This topic has been asked many times and I have seen all the answers but none of them was helpful in clearing my doubt which is why this question is here. First of all, let's get the definitions out of the way.
Division Algorithm:
Let $a$ and $b\ (\neq0)$ be any integers. Then there exist unique integers $q$ and $r$ with the property that $a=bq+r$, where $0 \leq r \lt |b|$
$\bmod{}$ Operator:
For the same $a,b,q$ and $r$ as stated in the definition above, we say
$$a \bmod b=r$$
Note that $a,b$ and $q$ can either be positive, negative or even $0$ (if we exclude $b$) whereas $r$ can only be non-negative.
Case $1$: Positive Divisor and Positive Dividend:
$$68 \bmod 12=8$$
Reasoning: $68=12(5)+8$
Case $2$: Positive Divisor and Negative Dividend:
$$-68 \bmod 12=4$$
Reasoning: $-68=12(-6)+4$
Case $3$: Negative Divisor and Positive Dividend:
$$68 \bmod -12=8$$
Reasoning: $68=-12(-5)+8$
Case $4$: Negative Divisor and Negative Dividend:
$$-68 \bmod -12=4$$
Reasoning: $-68=-12(6)+4$
Doubt: Are all the cases that I listed sound along with their reasoning? If not, please show me how to evaluate$\bmod{}$correctly. Also, would you like to add something which would enhance my knowledge of modulo arithmetic or anything in general?
Best Answer
Your answers are correct.
There's not much to say about what you've written. One quibble: Below your definition you mention that $r$ must be positive but that's not correct as $r$ is allowed to be $0$. Of course, in the definition you correctly state the bounds of $r$ as $0 \leq r < |b|$.

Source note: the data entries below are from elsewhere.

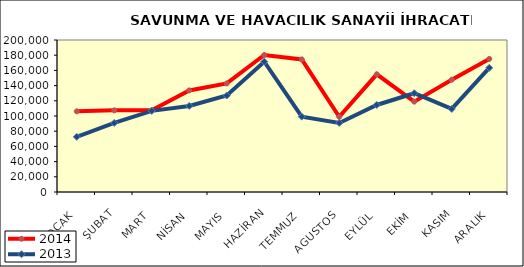
| Category | 2014 | 2013 |
|---|---|---|
| OCAK | 106122.356 | 72558.026 |
| ŞUBAT | 107443.261 | 90844.455 |
| MART | 107438.487 | 106723.235 |
| NİSAN | 133668.089 | 113262.235 |
| MAYIS | 142827.799 | 126939.528 |
| HAZİRAN | 180261.736 | 171486.938 |
| TEMMUZ | 174457.046 | 99144.585 |
| AGUSTOS | 98979.868 | 90827.187 |
| EYLÜL | 154855.013 | 114505.418 |
| EKİM | 118892.019 | 129968.928 |
| KASIM | 147785.284 | 109259.065 |
| ARALIK | 175131.81 | 163409.96 |
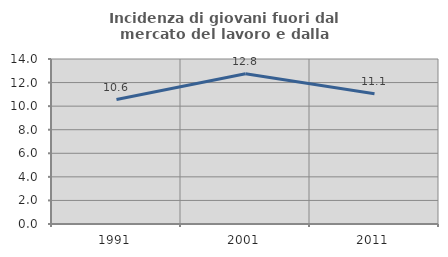
| Category | Incidenza di giovani fuori dal mercato del lavoro e dalla formazione  |
|---|---|
| 1991.0 | 10.558 |
| 2001.0 | 12.755 |
| 2011.0 | 11.054 |
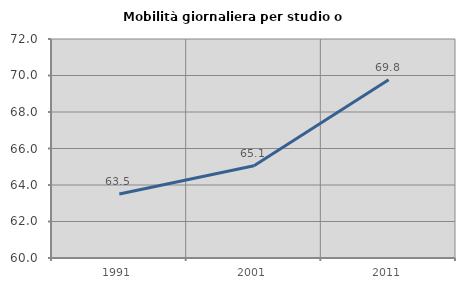
| Category | Mobilità giornaliera per studio o lavoro |
|---|---|
| 1991.0 | 63.51 |
| 2001.0 | 65.054 |
| 2011.0 | 69.772 |
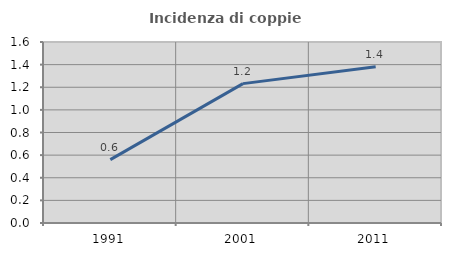
| Category | Incidenza di coppie miste |
|---|---|
| 1991.0 | 0.56 |
| 2001.0 | 1.232 |
| 2011.0 | 1.381 |

One other thing to note is that the sign of $b$ is irrelevant because if $a = bq + r$ then also $a = (-b)(-q) + r$. Hence using the definition stated it's always the case that $a \bmod b = a \bmod (-b)$.
Defining mod as an operator as you have is perfectly fine but you should be aware that it is often used as a modifier for the entire equation and not strictly as an operator. So, for example, mathematicians would generally write $9 = 15 \bmod 6$ instead of $9 \bmod 6 = 15 \bmod 6$. You may also see $\equiv$ used instead of $=$. You can be technical about what $\equiv$ means in this context, but for your purposes I wouldn't worry too much about those technicalities yet, just know that the intention is often that you apply your mod operator to both sides of the equation.
Finally, note that mod as an operator exists in many computer programming languages but in those languages it does not always follow your definition exactly. Some languages will return negative $r$ when $a$ is negative. This is an implementation choice that's made differently for each language; there's no deep mathematical significance to this decision.